Ballason nega qualquer conhecimento de Gaiya. Seus advogados obtiveram uma cópia da petição que também foi revisada pelo Global Voices para verificação.

Balllason disse ao Global Voices via Whatsapp em 20 de janeiro de 2020:

A petição foi escrita no gabinete do governador e copiada para o [All Progressives Congress Party] Presidente e polícia da APC. A petição não foi endereçada à polícia. Como eles agem em uma alegação em que foram meramente copiados? A petição [cites complaints that I am] 40 anos e eu tenho mais ou menos 30 anos. Quão espúrio e risível ele fica. No entanto, eu, meus colegas e família, fomos submetidos a tortura psicológica incalculável. Eu não pude trabalhar.

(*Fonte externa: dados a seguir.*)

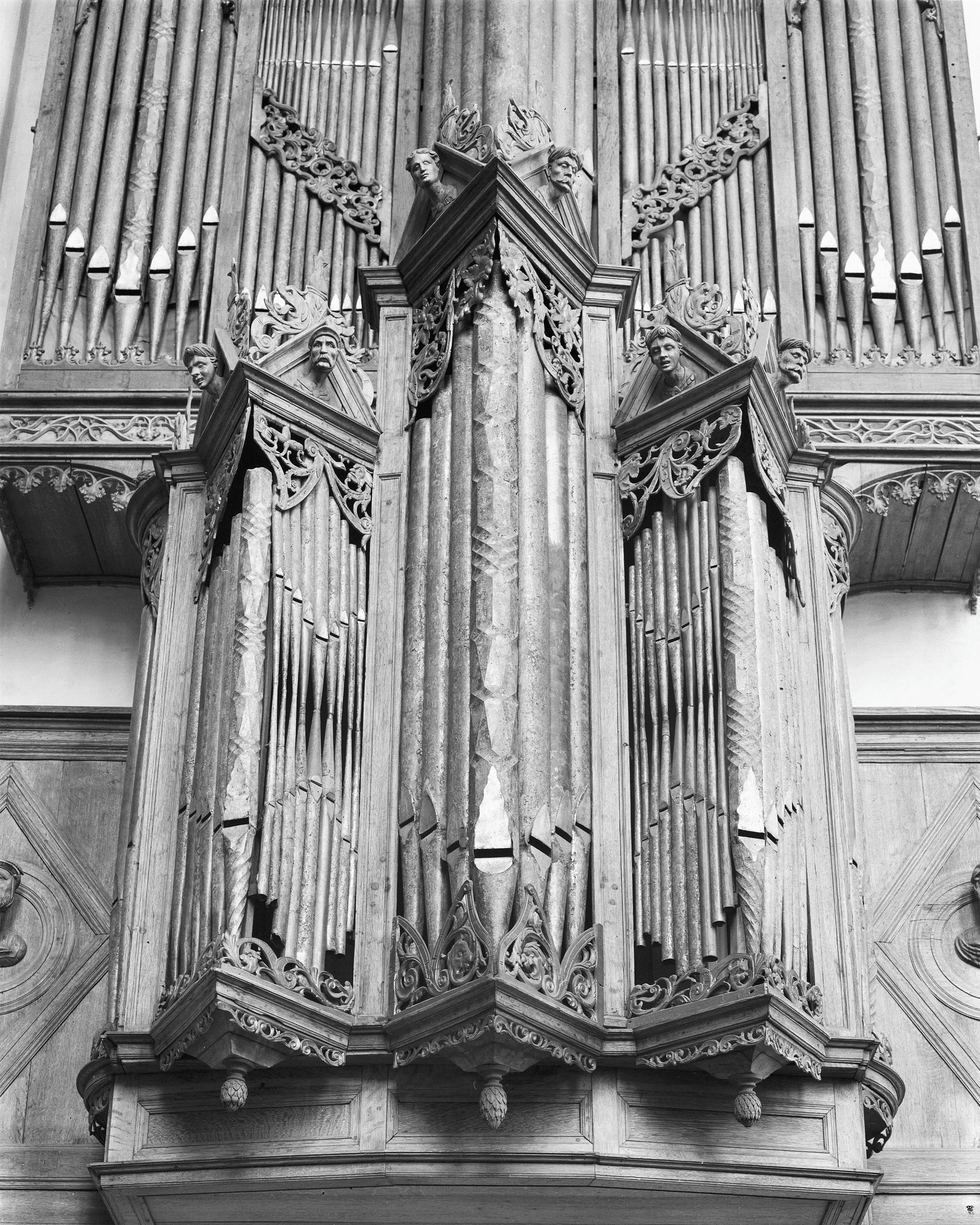 Nederlands Hervormde Koor Kerk: rugwerkkas van het orgel afkomstig uit Utrecht Nicolaikerk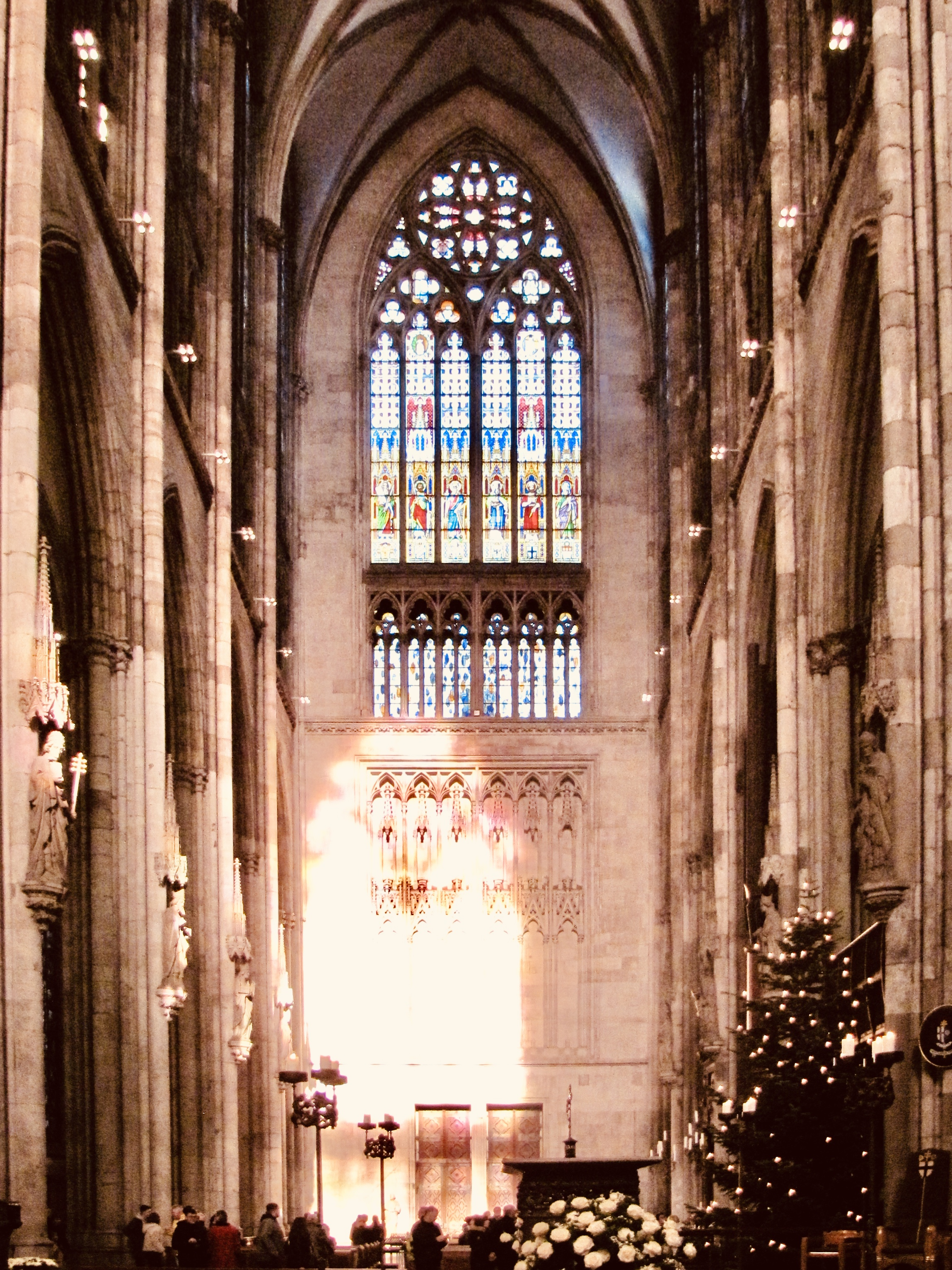 Kölner Dom: Das Richter-Fenster in der Südquerhausfassade wirft einen fein abgestimmtes Lichtklang in das Querschiff. Zur Mittagszeit im Winter erscheint das Farbmosaik des Richterfensters an der Nordquerhauswand unter dem Baudri-Fenster.

Eu tive que deixar o estado até obter a ordem provisória do tribunal.

Quando o advogado de Ballason fez novas investigações sobre a petição e o motivo das visitas, a polícia entregou a Ballason uma carta de pedido de interrogatório citando “quebra de confiança e trapaça” em 18 de dezembro.

Ballason disse à Global Voices na entrevista do Whatsapp que esta carta não esclareceu quem fez as queixas ou estabeleceu fatos. Uma foto da carta obtida pelos advogados de Ballason foi vista pelo Global Voices para verificação.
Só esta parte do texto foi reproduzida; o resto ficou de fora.